A lot of people prefer mono for jigging for a couple of reasons. I like low stretch lines above a flourocarbon leader. I've used a barrel swivel with a bead above it on high-vis lines to connect flourocarbon leaders of about 3 feet. If you are good at tying a barrel knot or uni-knot you can also use that to attach the leader to the main line. The swivel interferes with the "feel" in my opinion.

My number one favorite currently is "Transition" flourocarbon. It's expensive but no more so than the superlines. It is invisible below the water but visible above. No swivels, no union knots. Many times you see the line move before you feel anything with a light bite. I spooled up once last year with 6# Transition and it lasted through many, many hours of jigging without any problems.

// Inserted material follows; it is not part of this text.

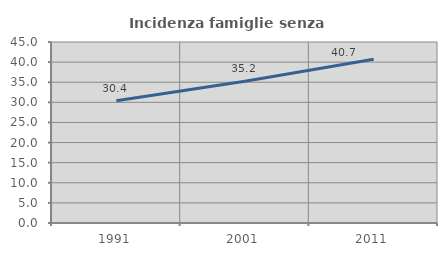
| Category | Incidenza famiglie senza nuclei |
|---|---|
| 1991.0 | 30.389 |
| 2001.0 | 35.22 |
| 2011.0 | 40.707 |

In my opinion the only way to tie a jig to a line is with a Palomar Knot.

See you out there.

MC


----------



## billybob7059 (Mar 27, 2005)

I had on 6lb trilene. makes catching those walleye's ablast!


----------



## Shortdrift (Apr 5, 2004)

I strickly use Fireline or Power-Pro , 10# test with a 12# Seagaur flurocarbon leader as a buffer for all the Zebra abuse that you encounter. Line to leader is a double four turn uni-knot. Tie the jig directly, no snap, five turn clinch knot. Works for me.


----------